Выбрать главу

23. Не надо думать, что первобытный человек везде и одновременно добивался одинаковых успехов. Конечно, обитатель гор не мог изобрести лодку и, конечно же, не африканец открыл, что замороженное мясо хорошо сохраняется. Все решали окружающие условия: богатство или скудность природы, суровость или мягкость климата, удобство путей сообщения… Это теперь, если ты сегодня изобрел что-нибудь стоящее, назавтра уже известно всему миру. А тогда… От изобретения лука и стрел до повсеместного их распространения, потребовалось несколько тысяч лет!

Стрела эскимоса насквозь пронзает северного оленя с расстояния в 100 метров.
Меткий индеец сбивает стрелой парящего в небе орла.

24. Что такое МОЕ, ТВОЕ, НАШЕ, ВАШЕ, ОБЩЕЕ, ЧУЖОЕ, НИЧЬЕ?..

Воздух, например, ничей. Его сколько угодно. Его нет необходимости добывать, за него не надо бороться. То же и Солнце. Пользуйтесь на здоровье. Даром!.. А Земля? С большого «3» — она наша общая. Мы ведь земляне!.. А с маленького? Каждый клочок земли уже поделен и кому-то принадлежит: такому-то государству, таким-то людям.

А. П. сказал: «Очки, которые я ношу, — мои. Они — моя личная собственность, потому что необходимы мне для работы. Я не могу без них. И пусть только кто попробует их у меня отнять. Я ему так дам!..»

Примерно так, как Ленкин дед относится к своим очкам, первобытный человек относился к своему каменному ножу или луку.
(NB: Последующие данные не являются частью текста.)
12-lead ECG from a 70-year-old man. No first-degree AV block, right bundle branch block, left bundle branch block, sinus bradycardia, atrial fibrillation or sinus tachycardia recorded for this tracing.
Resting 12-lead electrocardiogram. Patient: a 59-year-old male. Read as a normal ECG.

Это была его личная собственность, которую он сам для себя сделал. Без этих орудий он не мог высунуть нос из пещеры.

Но, кроме личной собственности, у него была еще и другая — общая, принадлежавшая не одному отдельному человеку, а всему роду, состоящему из людей, которых связывало родство, занятия и жилище. Общей собственностью были огонь, земля, на которой род добывал себе пищу, лодки и сети для рыбной ловли, добыча…

По сути дела, если исключить личную собственность, МОЕ и НАШЕ в кругу одного рода совершенно не различались. Все равно как я говорю «наша квартира», «наша школа», «наша страна». Могу ведь сказать и «моя» — имею право!
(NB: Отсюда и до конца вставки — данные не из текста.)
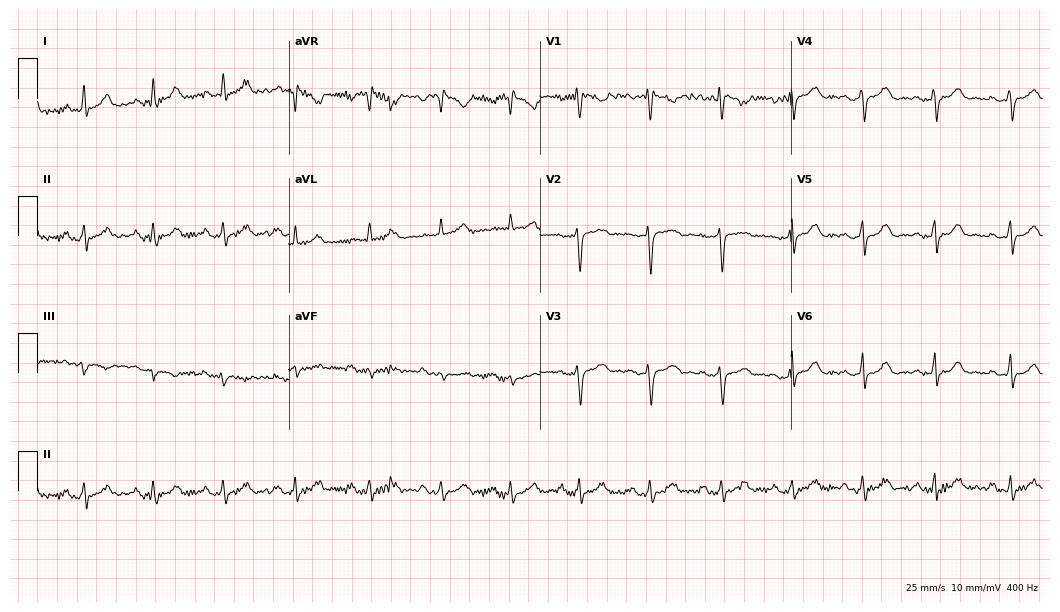
Electrocardiogram, a female patient, 34 years old. Overall reading on record: normal ECG.

Но так оставалось только до тех пор, пока всего было в обрез и никто не мог присвоить себе больше других. Никому и в голову такое не приходило — нечего было присваивать!.. И только когда такая возможность появилась, возник новый вид собственности — ЧАСТНАЯ СОБСТВЕННОСТЬ, при которой один человек имеет избыток, а другой — шиш!

ГЛАВА ТРЕТЬЯ,

в которой мы встречается, наконец, с загадочным неандертальцем и узнаем кое-что о его жизни. Глава заканчивается на много тысячелетий позже и совершенно в другом месте

Поступок Кагена ужасно рассердил Александра Петровича.

— Ну и всыплю же я этому неслуху! — взбеленился ученый. — Пусть только попадется мне в руки!.. За ним!..

Мы надавили кнопки. День сменился поздними сумерками. В поле зрения возник лесистый обрыв. У его подножья чернела вытоптанная площадка. За нею, освещенный изнутри костром, виднелся пролом в скале. Это был вход в пещеру. Запах смолистого дыма приятно защекотал ноздри.

— Здесь! — прошептала Нкале.

Сильный ветер гнал по небу низкие облака, шумел в деревьях, взвивал пепел остывших кострищ. Повсюду валялись клочья шерсти, обглоданные кости, разбитые звериные черепа, Перед самым входом поблескивали острые осколки кремния.

— Здесь они изготавливают свои орудия, — сказал профессор, — каменные рубила, скребки, ножи. Такие находки часто попадаются при раскопках…

Людей на площадке не было. Но в глубине пролома, возле небольшого уютно-приветливого костра, сидели двое: взрослый неандерталец, которого мы видели со спины, и лицом к нему мальчик лет примерно восьми, совсем голый, перемазанный глиной и сажей. Длинные спутанные волосы почти совсем скрывали его и без того низкий, покатый лоб. Выступающие надбровья и сглаженная, почти что без подбородка, нижняя челюсть придавали его лицу довольно свирепый обезьяний облик. И все же это было настоящее человеческое лицо, к тому же искаженное болью.

На тыльной стороне его левой кисти вздувались мутные, водянистые пузыри. Там, где они лопались, кожа сходила клочьями, обнажая живое мясо. Казалось, мальчик вот-вот заплачет. Губы его кривились и вздрагивали, широкий, приплюснутый нос мучительно морщился. Но глубоко сидящие страдальческие глаза с каким-то удивлением и даже любопытством рассматривали страшный ожог.